### Exercise
Every entry is to be reproduced word for word, but the images are not.

### Data supplied
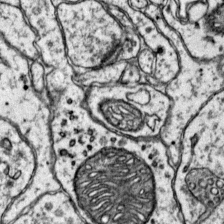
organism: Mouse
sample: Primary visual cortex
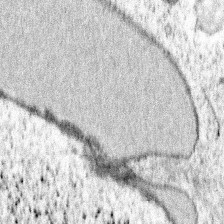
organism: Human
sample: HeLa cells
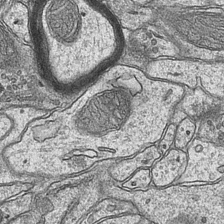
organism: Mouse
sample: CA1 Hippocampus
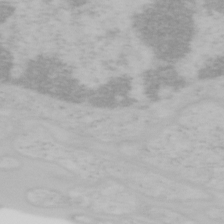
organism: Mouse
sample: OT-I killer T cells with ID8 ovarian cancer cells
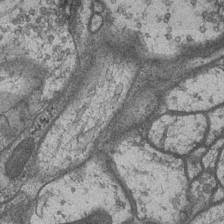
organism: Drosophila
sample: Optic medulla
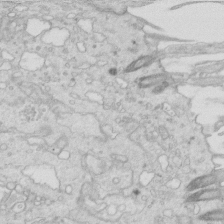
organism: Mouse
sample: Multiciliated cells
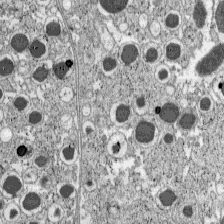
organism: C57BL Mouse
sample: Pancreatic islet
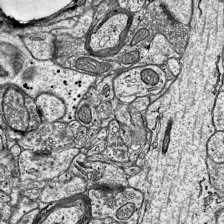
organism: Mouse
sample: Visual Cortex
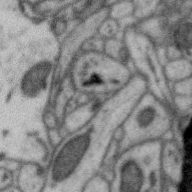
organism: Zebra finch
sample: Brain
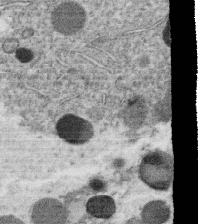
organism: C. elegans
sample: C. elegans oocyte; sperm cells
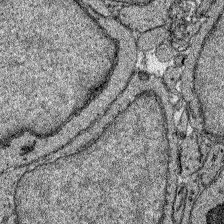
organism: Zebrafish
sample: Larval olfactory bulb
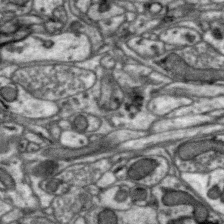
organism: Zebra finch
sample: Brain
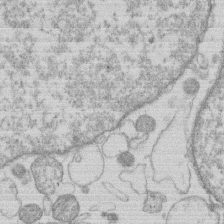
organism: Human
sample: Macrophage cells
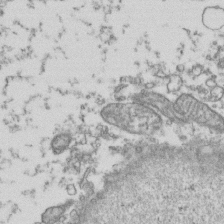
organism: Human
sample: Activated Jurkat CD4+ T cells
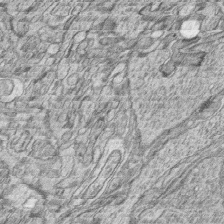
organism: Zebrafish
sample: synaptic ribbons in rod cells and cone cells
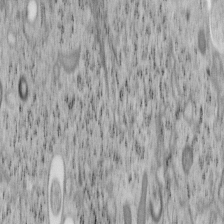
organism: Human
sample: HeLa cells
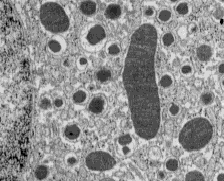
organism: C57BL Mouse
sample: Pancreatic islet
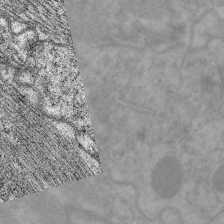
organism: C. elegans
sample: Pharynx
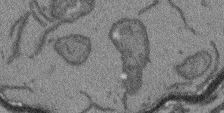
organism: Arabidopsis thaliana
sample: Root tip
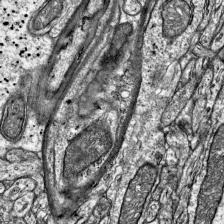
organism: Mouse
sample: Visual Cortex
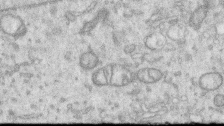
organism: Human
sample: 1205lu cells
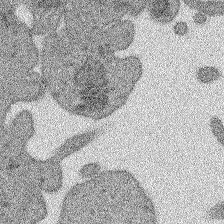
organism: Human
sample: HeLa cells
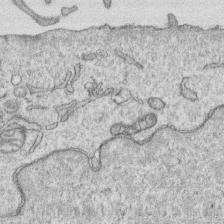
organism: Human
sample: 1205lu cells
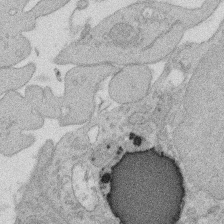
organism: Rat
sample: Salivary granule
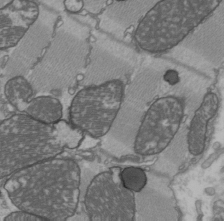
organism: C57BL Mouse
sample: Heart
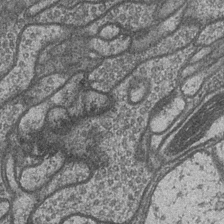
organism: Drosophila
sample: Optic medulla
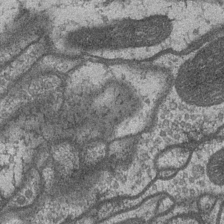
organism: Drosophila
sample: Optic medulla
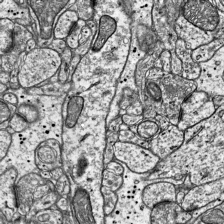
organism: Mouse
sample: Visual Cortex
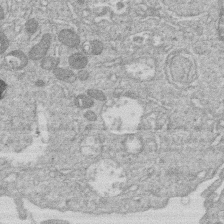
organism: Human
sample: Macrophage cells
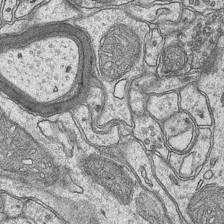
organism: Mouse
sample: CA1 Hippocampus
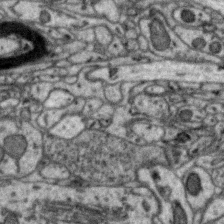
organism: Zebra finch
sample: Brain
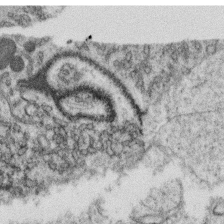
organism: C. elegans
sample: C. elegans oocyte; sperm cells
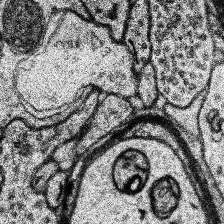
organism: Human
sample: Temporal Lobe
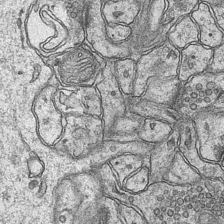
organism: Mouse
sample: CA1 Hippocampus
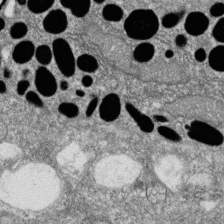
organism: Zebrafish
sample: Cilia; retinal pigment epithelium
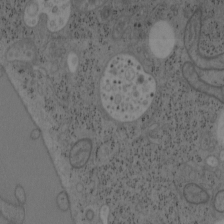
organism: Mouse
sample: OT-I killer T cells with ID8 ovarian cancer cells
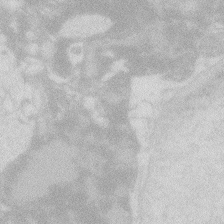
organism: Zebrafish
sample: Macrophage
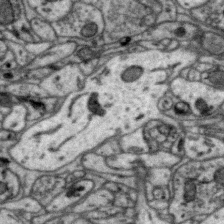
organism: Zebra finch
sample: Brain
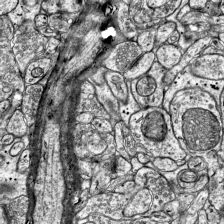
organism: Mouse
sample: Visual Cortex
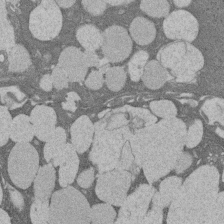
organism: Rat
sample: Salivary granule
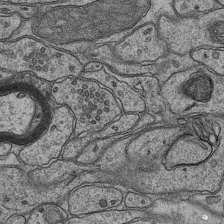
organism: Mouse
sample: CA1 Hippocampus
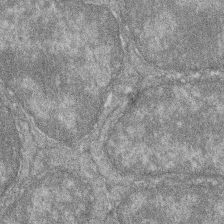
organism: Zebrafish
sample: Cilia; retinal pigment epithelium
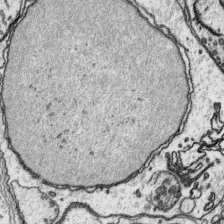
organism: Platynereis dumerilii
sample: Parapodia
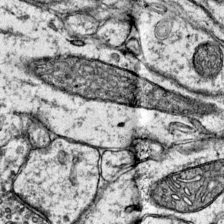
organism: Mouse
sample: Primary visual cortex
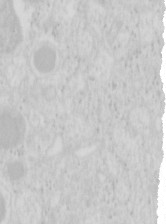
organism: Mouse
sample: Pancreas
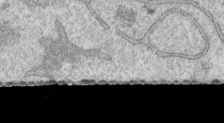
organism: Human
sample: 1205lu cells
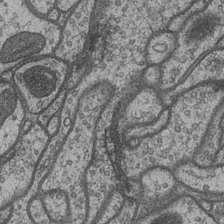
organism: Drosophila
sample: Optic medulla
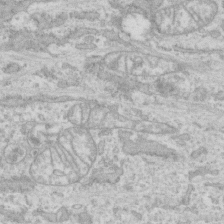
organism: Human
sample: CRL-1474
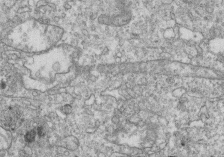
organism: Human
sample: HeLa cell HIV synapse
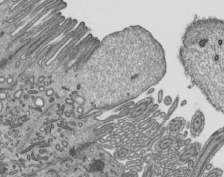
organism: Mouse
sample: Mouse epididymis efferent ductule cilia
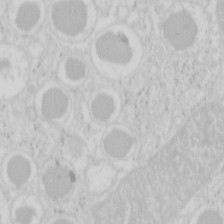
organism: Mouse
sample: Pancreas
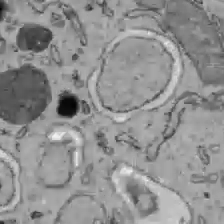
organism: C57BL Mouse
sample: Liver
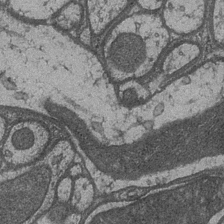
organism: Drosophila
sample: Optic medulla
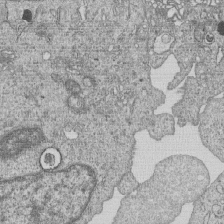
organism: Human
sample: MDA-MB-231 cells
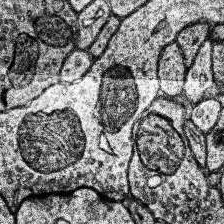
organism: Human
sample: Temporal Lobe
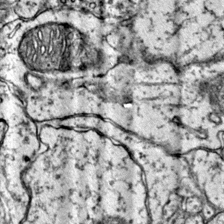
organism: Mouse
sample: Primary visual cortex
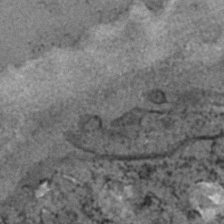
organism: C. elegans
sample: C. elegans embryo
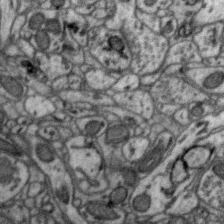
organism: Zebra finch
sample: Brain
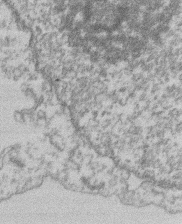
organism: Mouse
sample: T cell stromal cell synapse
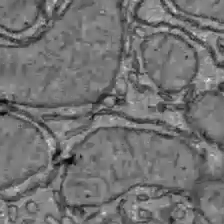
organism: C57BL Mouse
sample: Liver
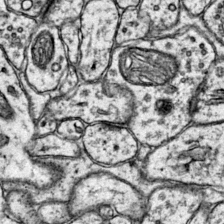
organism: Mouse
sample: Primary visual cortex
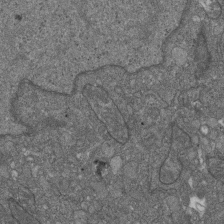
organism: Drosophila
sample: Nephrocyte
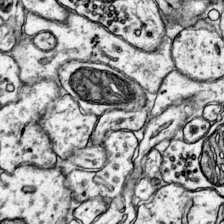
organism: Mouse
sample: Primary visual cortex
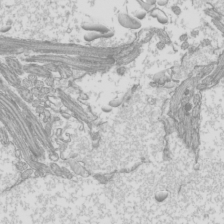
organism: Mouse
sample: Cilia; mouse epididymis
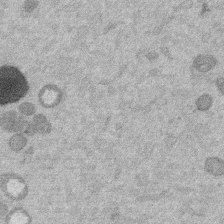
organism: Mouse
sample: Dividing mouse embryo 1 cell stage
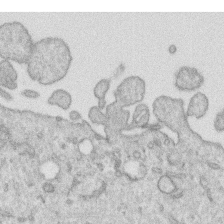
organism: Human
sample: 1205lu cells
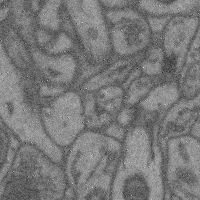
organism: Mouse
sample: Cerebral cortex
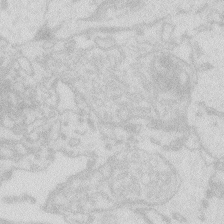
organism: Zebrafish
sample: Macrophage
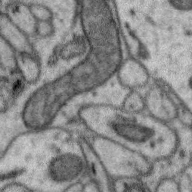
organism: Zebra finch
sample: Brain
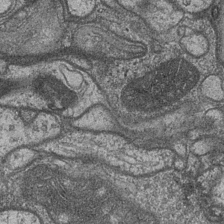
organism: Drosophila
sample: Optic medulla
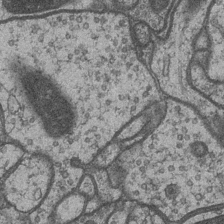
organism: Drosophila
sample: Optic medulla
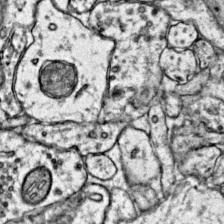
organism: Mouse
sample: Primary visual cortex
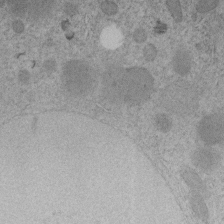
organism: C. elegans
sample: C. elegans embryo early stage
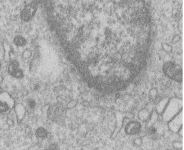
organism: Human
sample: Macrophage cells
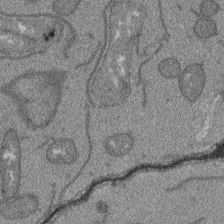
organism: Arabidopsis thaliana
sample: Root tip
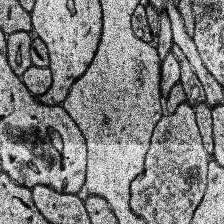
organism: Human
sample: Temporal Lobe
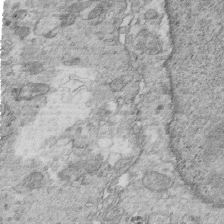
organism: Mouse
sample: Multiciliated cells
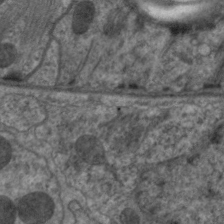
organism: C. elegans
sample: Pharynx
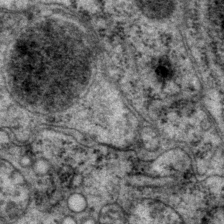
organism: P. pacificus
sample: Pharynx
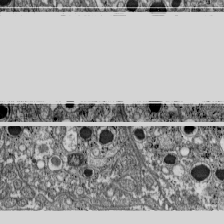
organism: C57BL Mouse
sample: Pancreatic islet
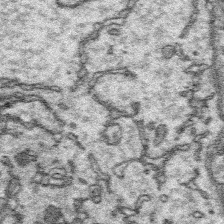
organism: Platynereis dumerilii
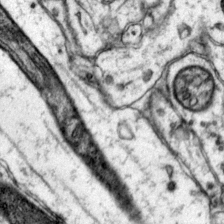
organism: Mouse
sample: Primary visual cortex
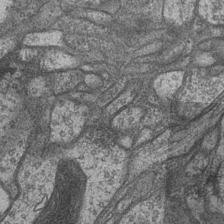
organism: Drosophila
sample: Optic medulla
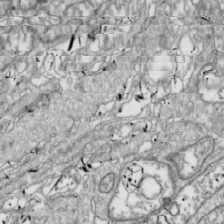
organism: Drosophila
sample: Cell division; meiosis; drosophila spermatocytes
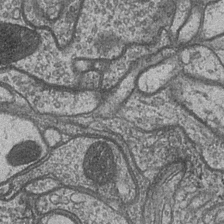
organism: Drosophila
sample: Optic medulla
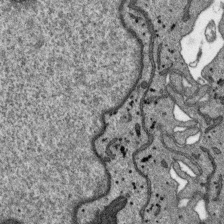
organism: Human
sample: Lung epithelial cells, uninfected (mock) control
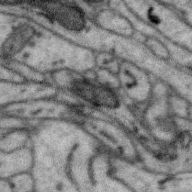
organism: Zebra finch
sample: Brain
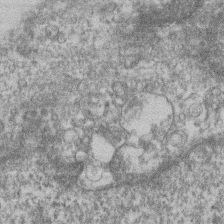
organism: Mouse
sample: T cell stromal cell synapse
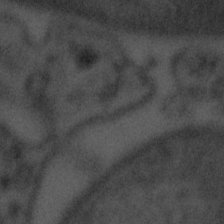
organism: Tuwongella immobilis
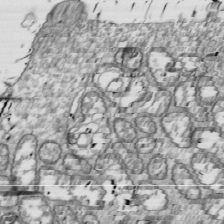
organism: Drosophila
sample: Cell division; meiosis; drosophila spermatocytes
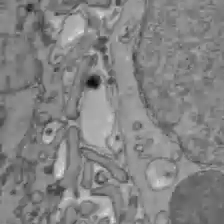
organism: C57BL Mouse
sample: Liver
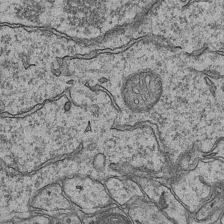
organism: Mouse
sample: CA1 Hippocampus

### Task solution
organism: Mouse
sample: Primary visual cortex
organism: Human
sample: HeLa cells
organism: Mouse
sample: CA1 Hippocampus
organism: Mouse
sample: OT-I killer T cells with ID8 ovarian cancer cells
organism: Drosophila
sample: Optic medulla
organism: Mouse
sample: Multiciliated cells
organism: C57BL Mouse
sample: Pancreatic islet
organism: Mouse
sample: Visual Cortex
organism: Zebra finch
sample: Brain
organism: C. elegans
sample: C. elegans oocyte; sperm cells
organism: Zebrafish
sample: Larval olfactory bulb
organism: Zebra finch
sample: Brain
organism: Human
sample: Macrophage cells
organism: Human
sample: Activated Jurkat CD4+ T cells
organism: Zebrafish
sample: synaptic ribbons in rod cells and cone cells
organism: Human
sample: HeLa cells
organism: C57BL Mouse
sample: Pancreatic islet
organism: C. elegans
sample: Pharynx
organism: Arabidopsis thaliana
sample: Root tip
organism: Mouse
sample: Visual Cortex
organism: Human
sample: 1205lu cells
organism: Human
sample: HeLa cells
organism: Human
sample: 1205lu cells
organism: Rat
sample: Salivary granule
organism: C57BL Mouse
sample: Heart
organism: Drosophila
sample: Optic medulla
organism: Drosophila
sample: Optic medulla
organism: Mouse
sample: Visual Cortex
organism: Human
sample: Macrophage cells
organism: Mouse
sample: CA1 Hippocampus
organism: Zebra finch
sample: Brain
organism: C. elegans
sample: C. elegans oocyte; sperm cells
organism: Human
sample: Temporal Lobe
organism: Mouse
sample: CA1 Hippocampus
organism: Zebrafish
sample: Cilia; retinal pigment epithelium
organism: Mouse
sample: OT-I killer T cells with ID8 ovarian cancer cells
organism: Zebrafish
sample: Macrophage
organism: Zebra finch
sample: Brain
organism: Mouse
sample: Visual Cortex
organism: Rat
sample: Salivary granule
organism: Mouse
sample: CA1 Hippocampus
organism: Zebrafish
sample: Cilia; retinal pigment epithelium
organism: Platynereis dumerilii
sample: Parapodia
organism: Mouse
sample: Primary visual cortex
organism: Mouse
sample: Pancreas
organism: Human
sample: 1205lu cells
organism: Drosophila
sample: Optic medulla
organism: Human
sample: CRL-1474
organism: Human
sample: HeLa cell HIV synapse
organism: Mouse
sample: Mouse epididymis efferent ductule cilia
organism: Mouse
sample: Pancreas
organism: C57BL Mouse
sample: Liver
organism: Drosophila
sample: Optic medulla
organism: Human
sample: MDA-MB-231 cells
organism: Human
sample: Temporal Lobe
organism: Mouse
sample: Primary visual cortex
organism: C. elegans
sample: C. elegans embryo
organism: Zebra finch
sample: Brain
organism: Mouse
sample: T cell stromal cell synapse
organism: C57BL Mouse
sample: Liver
organism: Mouse
sample: Primary visual cortex
organism: Drosophila
sample: Nephrocyte
organism: Mouse
sample: Primary visual cortex
organism: Mouse
sample: Cilia; mouse epididymis
organism: Mouse
sample: Dividing mouse embryo 1 cell stage
organism: Human
sample: 1205lu cells
organism: Mouse
sample: Cerebral cortex
organism: Zebrafish
sample: Macrophage
organism: Zebra finch
sample: Brain
organism: Drosophila
sample: Optic medulla
organism: Drosophila
sample: Optic medulla
organism: Mouse
sample: Primary visual cortex
organism: C. elegans
sample: C. elegans embryo early stage
organism: Human
sample: Macrophage cells
organism: Arabidopsis thaliana
sample: Root tip
organism: Human
sample: Temporal Lobe
organism: Mouse
sample: Multiciliated cells
organism: C. elegans
sample: Pharynx
organism: P. pacificus
sample: Pharynx
organism: C57BL Mouse
sample: Pancreatic islet
organism: Platynereis dumerilii
organism: Mouse
sample: Primary visual cortex
organism: Drosophila
sample: Optic medulla
organism: Drosophila
sample: Cell division; meiosis; drosophila spermatocytes
organism: Drosophila
sample: Optic medulla
organism: Human
sample: Lung epithelial cells, uninfected (mock) control
organism: Zebra finch
sample: Brain
organism: Mouse
sample: T cell stromal cell synapse
organism: Tuwongella immobilis
organism: Drosophila
sample: Cell division; meiosis; drosophila spermatocytes
organism: C57BL Mouse
sample: Liver
organism: Mouse
sample: CA1 Hippocampus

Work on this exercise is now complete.